The Forum took place at Yad Vashem, a hillside memorial to the victims of the Holocaust. It was established in 1953 to remember the dead, and research the holocaust and genocide, so it may never happen again. It has a research institute, libraries, an education site, memorials and a synagogue. The name means a memorial and a name, in Hebrew.

It was the fifth World Holocaust Forum to “remember the past and apply history’s lessons to the present and future”. They were established in 2005 by Dr Moshe Kantor, president of the European Jewish Congress.

Entitled “Remembering the Holocaust: fighting antisemitism”, speakers from all over the world warned of rising antisemitism and said hate is an urgent present-day issue.

Violent attacks against Jews increased by an estimated 13% worldwide in 2018 with antisemitism ‘mainstreaming, according to Tel Aviv University Research

The EU’s Fundamental Rights Agency surveyed 16,500 Jews in Europe one year ago and found antisemitism in Europe pervades the public sphere, with Jews feeling anxious for their own safety.
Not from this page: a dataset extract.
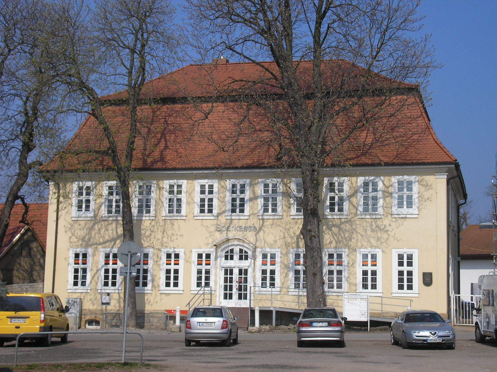 Ein Verwaltungsgebäude am Amtmann-Kästner-Platz (heute Sparkasse) in Erfurt-Gispersleben (Thüringen).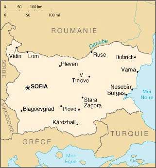 Carte de la Bulgarie - origine CIA World Factbook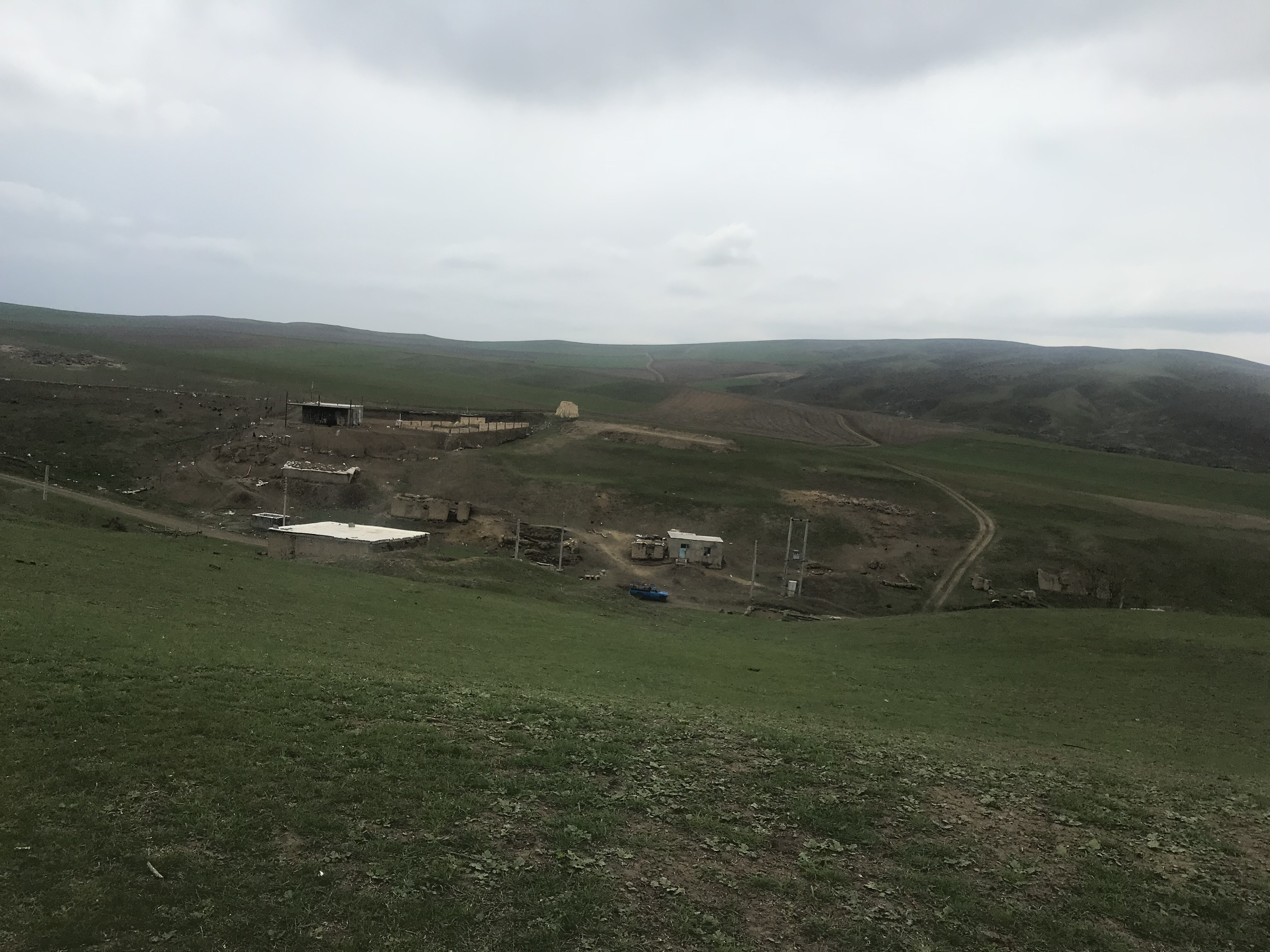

Antisemitic hate speech, harassment and an increasing fear of being recognised as Jewish were becoming normalised.


Prince Charles warned that acts of “unspeakable cruelty” are still perpetrated around the world against people for reasons of their religion, their race or their beliefs:

“Knowing, as we do, the darkness to which such behaviour leads, we must be vigilant in discerning these ever-changing threats; we must be fearless in confronting falsehoods and resolute in resisting words and acts of violence. And we must never rest in seeking to create mutual understanding and respect.”

Benjamin Netanyahu, Israel’s Prime Minister said:

“The Jewish people have learned the lessons of the Holocaust – to take seriously the threats of those who seek our destruction to confront threats when they are small …  has the world learned the lessons of the holocaust? There are some signs of hope today. The dangers of racism, hateful ideologies and antisemitism are better understood. Many recognise a simple truth. That what starts with the hatred of the Jews doesn’t end with the Jews.”

Frank-Walter Steinmeier, President of Germany:

“The industrial mass murder of six million Jews, the worst crime in humanity, was committed by my country. The terrible war, which cost far more than 50 million lives, originated in my country.  Seventy-five years after the liberation of Auschwitz, I stand here as the president of Germany, laden with guilt…. I stand before you grateful for the miracle of reconciliation and I wish I could say that our remembrance has made us immune to evil. Yes, we Germans remember, but sometimes it seems we understand the past better than the present. The spirits of evil are emerging in a new guise, presenting their antisemitic, racist, authoritarian thinking as an answer for the future, a new solution to the problems of our age. And I wish I could say that we Germans have learned from history once and for all. But I cannot say that when hatred is spreading.”